YOUR OBJECTIVE: Your answer must consist of every line from the data below that includes the word "year".

Data excerpts:
##############################
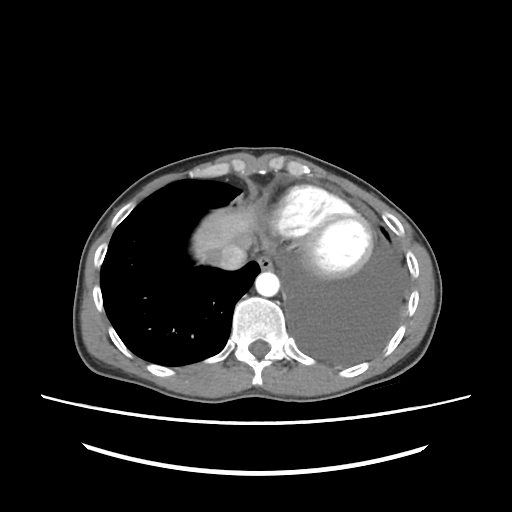

CT abdomen — axial view — abdomen soft-tissue window — 512x512 px — 46-year-old male patient
Boxes: x1:y1:x2:y2 in pixels.
Organ bounding boxes:
- esophagus: 258:254:273:269
- liver: 193:208:255:263
- aorta: 255:271:279:296
- inferior vena cava: 217:242:246:269
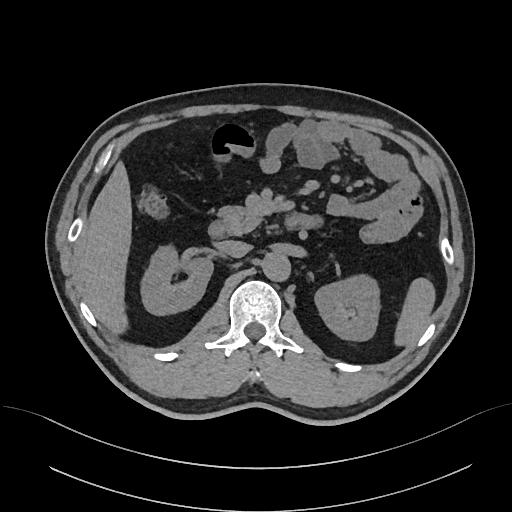

CT abdomen. axial view. 512x512 px. scan has 15 labeled organs (that count is for the whole scan; organs this slice misses have no box)
Each box given as x1,y1,x2,y2.
Organ bounding boxes:
- spleen: x1=394, y1=278, x2=435, y2=347
- right kidney: x1=142, y1=248, x2=213, y2=315
- left kidney: x1=315, y1=276, x2=378, y2=341
- liver: x1=77, y1=160, x2=132, y2=335
- aorta: x1=261, y1=253, x2=291, y2=282
- inferior vena cava: x1=219, y1=240, x2=251, y2=258
- pancreas: x1=216, y1=205, x2=263, y2=235
- duodenum: x1=207, y1=214, x2=308, y2=239
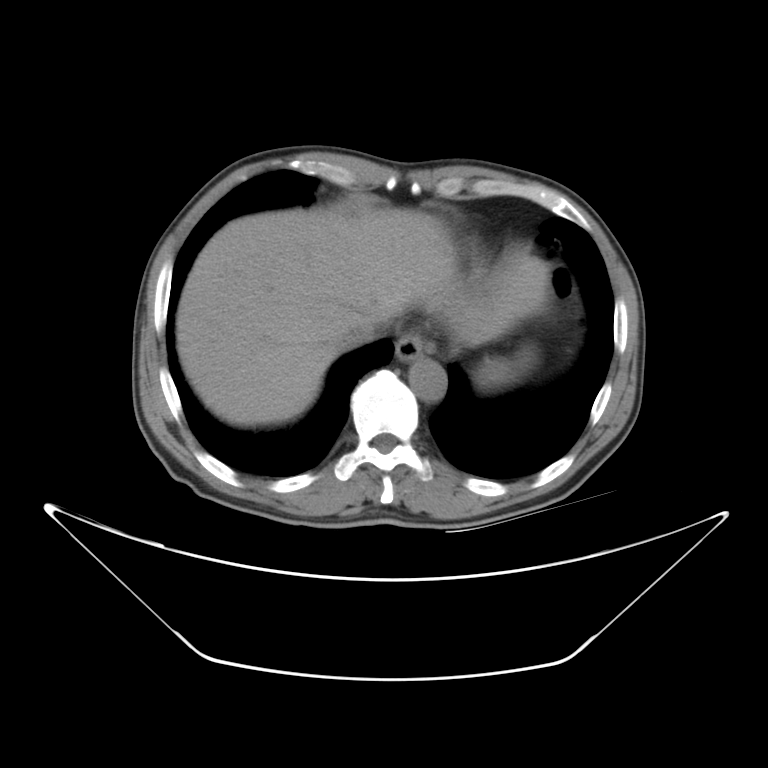

CT, abdomen/pelvis — axial view — soft-tissue window (W 400 / L 40)
<organs><organ name="esophagus" x1="396" y1="337" x2="422" y2="360"/><organ name="liver" x1="174" y1="205" x2="550" y2="426"/><organ name="stomach" x1="474" y1="357" x2="511" y2="383"/><organ name="aorta" x1="409" y1="358" x2="445" y2="399"/><organ name="inferior vena cava" x1="336" y1="318" x2="393" y2="352"/></organs>
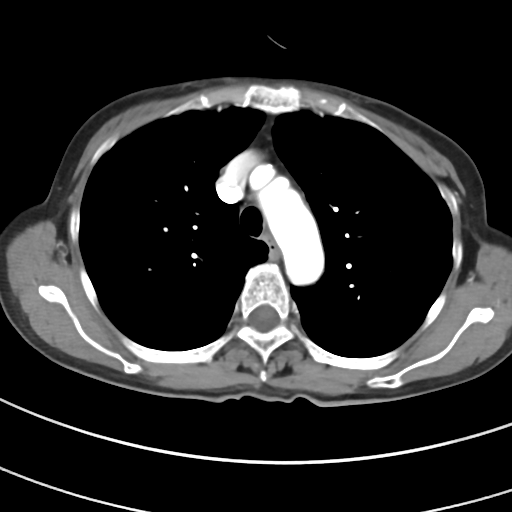 Abdominal CT reaching into the chest; this slice is in the chest · Axial slice 104/118 · acquired on SOMATOM Force
On a slice this high in the chest, this dataset labels only the esophagus and the aorta, and each is boxed only where it is labeled; the heart, lungs and other chest structures are not labeled.
Bounding boxes in pixels, one row per box: x1, y1 is the top-left corner and x2, y2 the bottom-right.
| organ | x1 | y1 | x2 | y2 |
|---|---|---|---|---|
| esophagus | 265 | 237 | 278 | 259 |
| aorta | 258 | 176 | 324 | 284 |
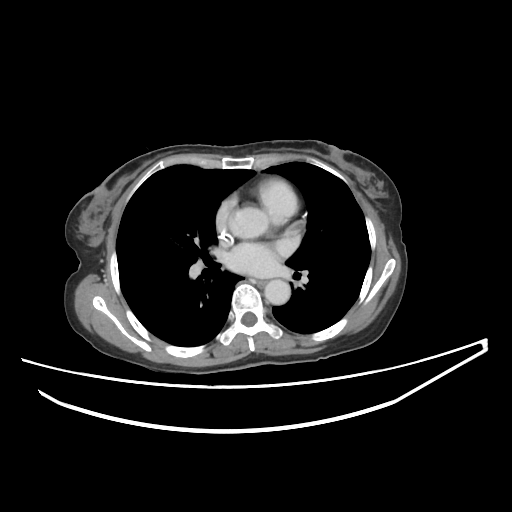

Abdominal CT; this slice is in the lower chest, just above the liver; axial view
Of the structures in the chest, this dataset labels only the esophagus, the aorta and the inferior vena cava; the heart and lungs have no label. Each box given as x1,y1,x2,y2. Labeled organs on this slice: esophagus at x1=257, y1=281, x2=264, y2=285, aorta at x1=264, y1=279, x2=290, y2=304, aorta at x1=241, y1=208, x2=267, y2=236.
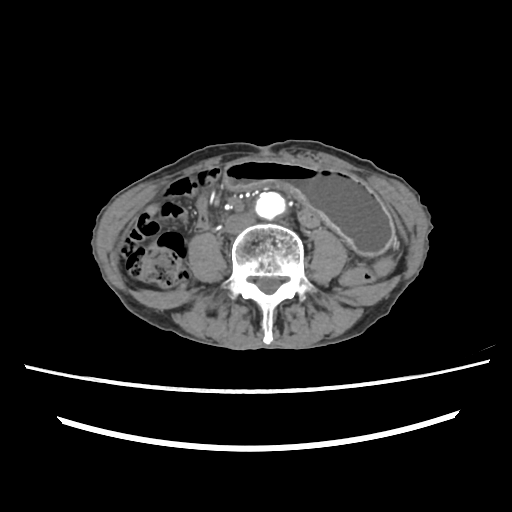 Computed tomography, abdomen; axial plane, index 42; 512x512 px
Boxes: x1:y1:x2:y2 in pixels.
Organ bounding boxes:
- stomach: 221:160:393:255
- inferior vena cava: 225:213:254:233
- aorta: 253:192:285:219
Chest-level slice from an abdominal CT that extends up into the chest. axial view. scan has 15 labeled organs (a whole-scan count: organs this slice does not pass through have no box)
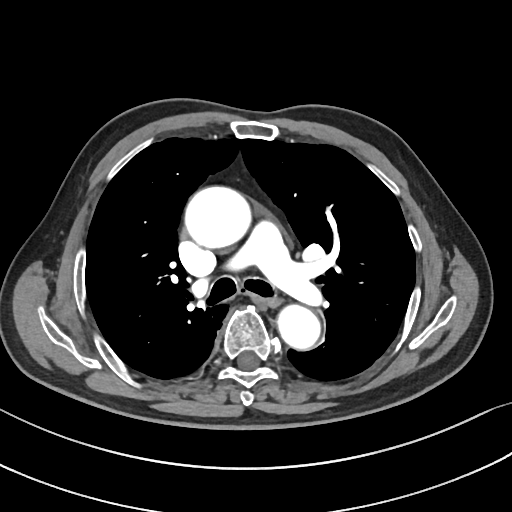
On a slice this high in the chest, this dataset labels only the esophagus and the aorta, and each is boxed only where it is labeled; the heart, lungs and other chest structures are not labeled.
<organs><organ name="esophagus" x1="260" y1="293" x2="279" y2="306"/><organ name="aorta" x1="186" y1="187" x2="253" y2="247"/><organ name="aorta" x1="276" y1="303" x2="319" y2="348"/></organs>
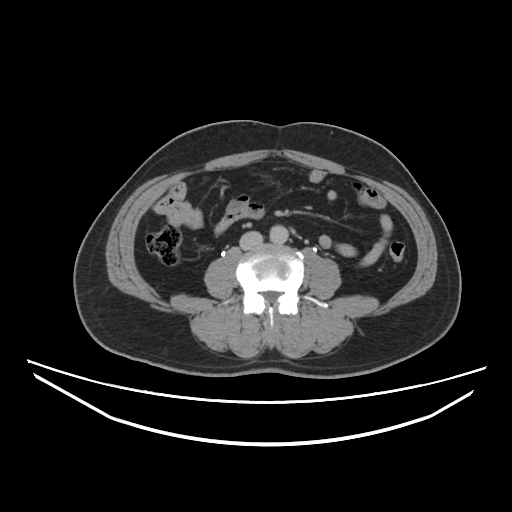

CT, abdomen/pelvis. axial plane, index 62
<organs><organ name="aorta" x1="269" y1="223" x2="288" y2="245"/><organ name="inferior vena cava" x1="239" y1="231" x2="261" y2="249"/></organs>
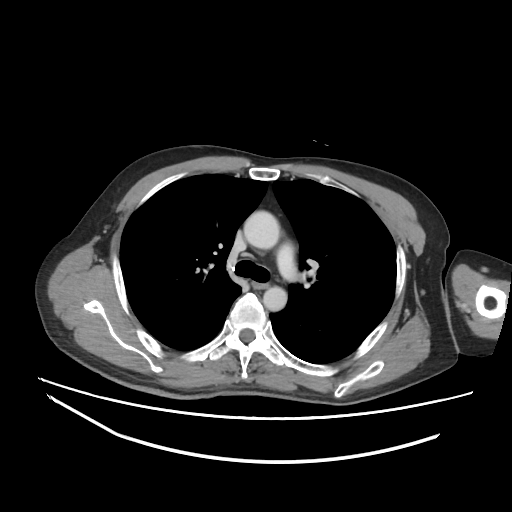
CT of the abdomen extending into the chest, slice through the chest; axial plane, index 105; 54-year-old male patient; scan has 15 labeled organs (a whole-scan count: organs this slice does not pass through have no box)
On a slice this high in the chest, this dataset labels only the esophagus and the aorta, and each is boxed only where it is labeled; the heart, lungs and other chest structures are not labeled.
Each box given as x1,y1,x2,y2.
Organ bounding boxes:
- aorta: x1=243, y1=210, x2=279, y2=249
- aorta: x1=263, y1=286, x2=287, y2=311
- esophagus: x1=251, y1=278, x2=269, y2=288
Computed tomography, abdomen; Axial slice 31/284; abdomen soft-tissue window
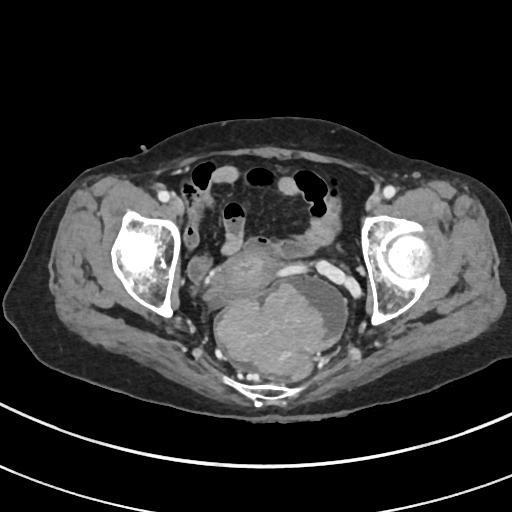

Boxes: x1 y1 x2 y2 (pixel coords, space-separated).
Organ bounding boxes:
- prostate/uterus: 205 253 272 302
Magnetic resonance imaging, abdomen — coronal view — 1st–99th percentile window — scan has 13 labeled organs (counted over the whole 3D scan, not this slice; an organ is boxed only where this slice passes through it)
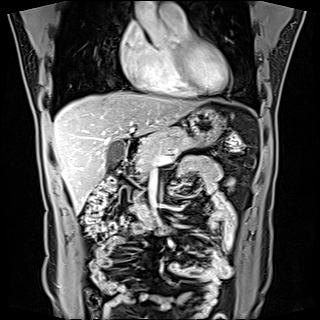 {"organs":{"gall bladder":[106,139,125,166],"liver":[52,91,197,213],"stomach":[189,108,224,145],"pancreas":[136,127,192,177],"duodenum":[125,138,141,162]}}
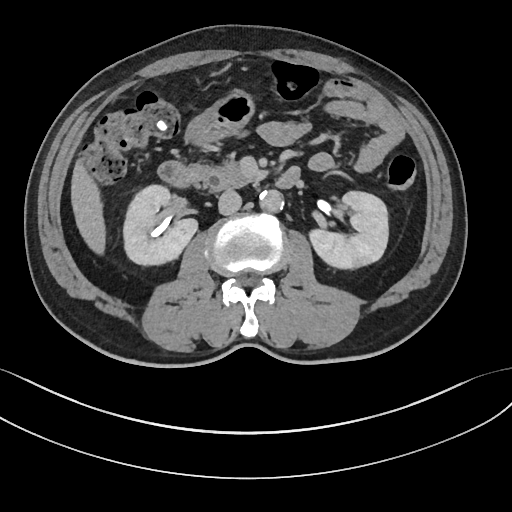 CT abdomen; axial plane, index 140; SOMATOM Force scanner
Boxes: x1 y1 x2 y2 (pixel coords, space-separated).
Organ bounding boxes:
- right kidney: 123 185 197 265
- aorta: 259 190 283 212
- stomach: 185 89 254 145
- left kidney: 309 191 388 268
- liver: 71 160 105 254
- inferior vena cava: 218 189 241 214
- duodenum: 158 161 300 189
- pancreas: 206 160 261 189
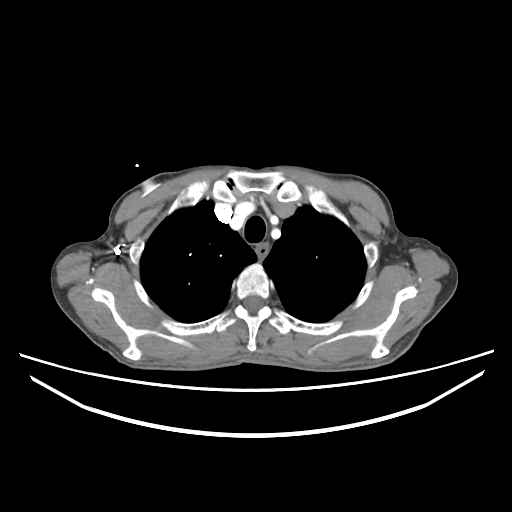 Chest-level slice from an abdominal CT that extends up into the chest · Axial slice 109/118 · W/L 400/40 HU
At this level of the chest this dataset labels only the esophagus and the aorta, and each is boxed only where it is labeled; the heart and lungs are never labeled.
Boxes: x1:y1:x2:y2 in pixels.
Organ bounding boxes:
- esophagus: 256:243:267:257
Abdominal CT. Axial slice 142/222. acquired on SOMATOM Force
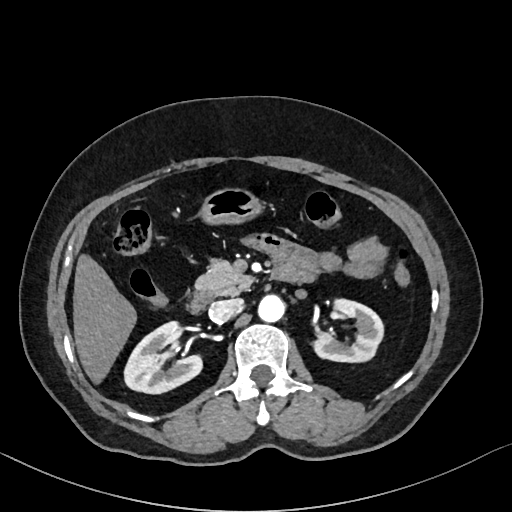 Box edges are left/top/right/bottom in pixels. Labeled organs on this slice: aorta at left=259, top=293, right=284, bottom=321, pancreas at left=196, top=259, right=252, bottom=295, stomach at left=201, top=188, right=260, bottom=222, duodenum at left=188, top=291, right=211, bottom=312, right kidney at left=124, top=320, right=201, bottom=393, left kidney at left=315, top=297, right=384, bottom=362, liver at left=73, top=255, right=136, bottom=380, inferior vena cava at left=209, top=298, right=242, bottom=321.
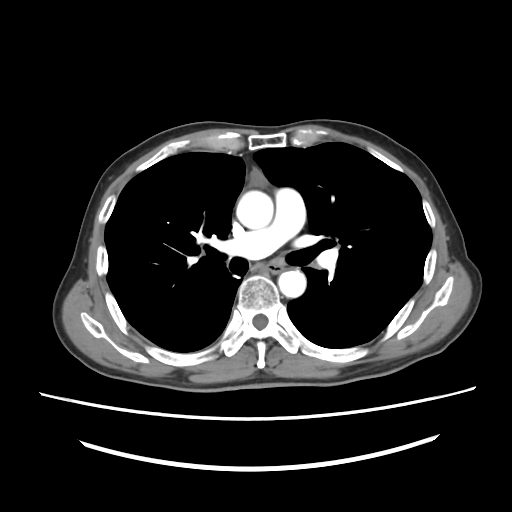 Chest-level CT slice, above the liver and spleen; axial plane, index 101; soft-tissue window; Aquilion ONE scanner
At this level of the chest this dataset labels only the esophagus and the aorta, and each is boxed only where it is labeled; the heart and lungs are never labeled.
Boxes are (x1, y1, x2, y2) in pixels.
esophagus: (266, 264, 281, 272)
aorta: (236, 190, 273, 229)
aorta: (278, 270, 306, 297)
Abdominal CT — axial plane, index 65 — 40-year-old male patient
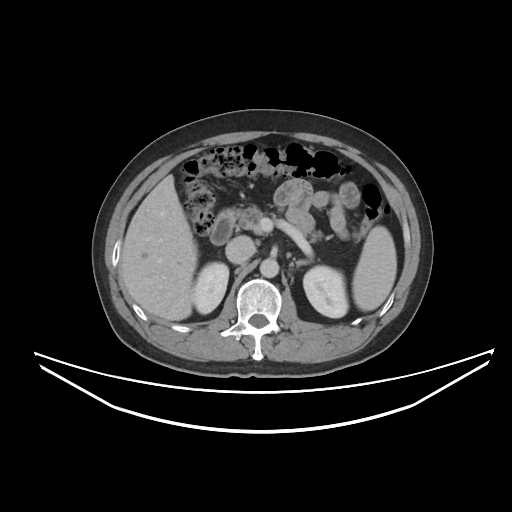

Boxes: x1:y1:x2:y2 in pixels. The annotated organs in this slice are: right kidney at 192:262:228:313, inferior vena cava at 225:236:255:263, pancreas at 238:206:322:242, duodenum at 210:208:240:245, liver at 121:174:197:320, spleen at 352:225:396:311, aorta at 260:258:279:277, left adrenal gland at 294:259:311:266, left kidney at 303:266:348:317.
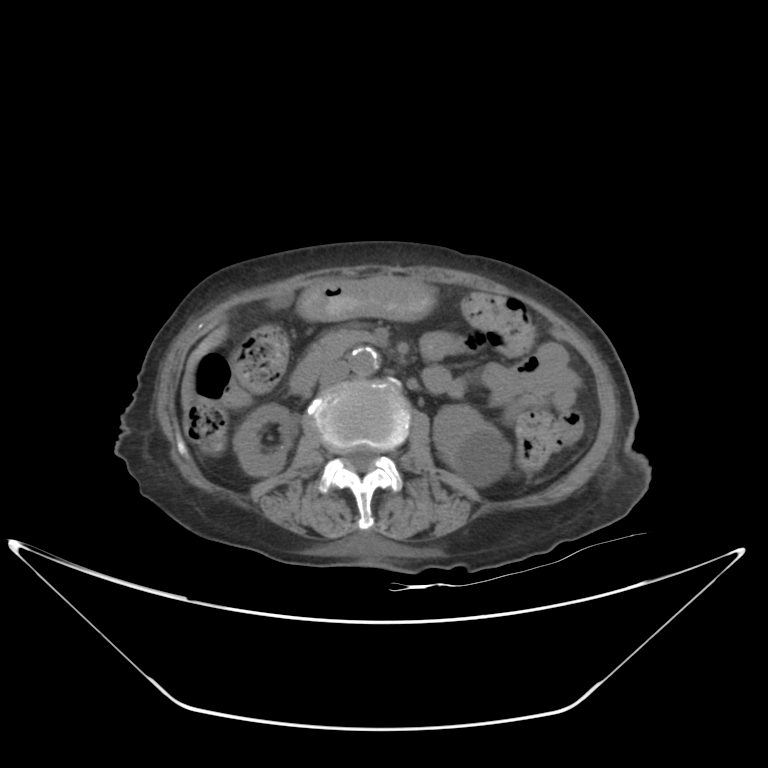

CT, abdomen/pelvis — Axial slice 50/79 — abdomen soft-tissue window — 768x768 px — female patient aged 90 or older
{"organs":{"right kidney":[233,403,295,476],"left kidney":[432,405,510,487],"gall bladder":[275,297,286,304],"liver":[181,326,227,408],"stomach":[297,276,435,321],"aorta":[349,347,379,376],"inferior vena cava":[318,361,348,384],"pancreas":[309,330,372,363],"duodenum":[289,351,326,394]}}
##############################
RESPONSE BOX:
CT abdomen — axial view — abdomen soft-tissue window — 512x512 px — 46-year-old male patient
CT of the abdomen extending into the chest, slice through the chest; axial plane, index 105; 54-year-old male patient; scan has 15 labeled organs (a whole-scan count: organs this slice does not pass through have no box)
Abdominal CT — axial plane, index 65 — 40-year-old male patient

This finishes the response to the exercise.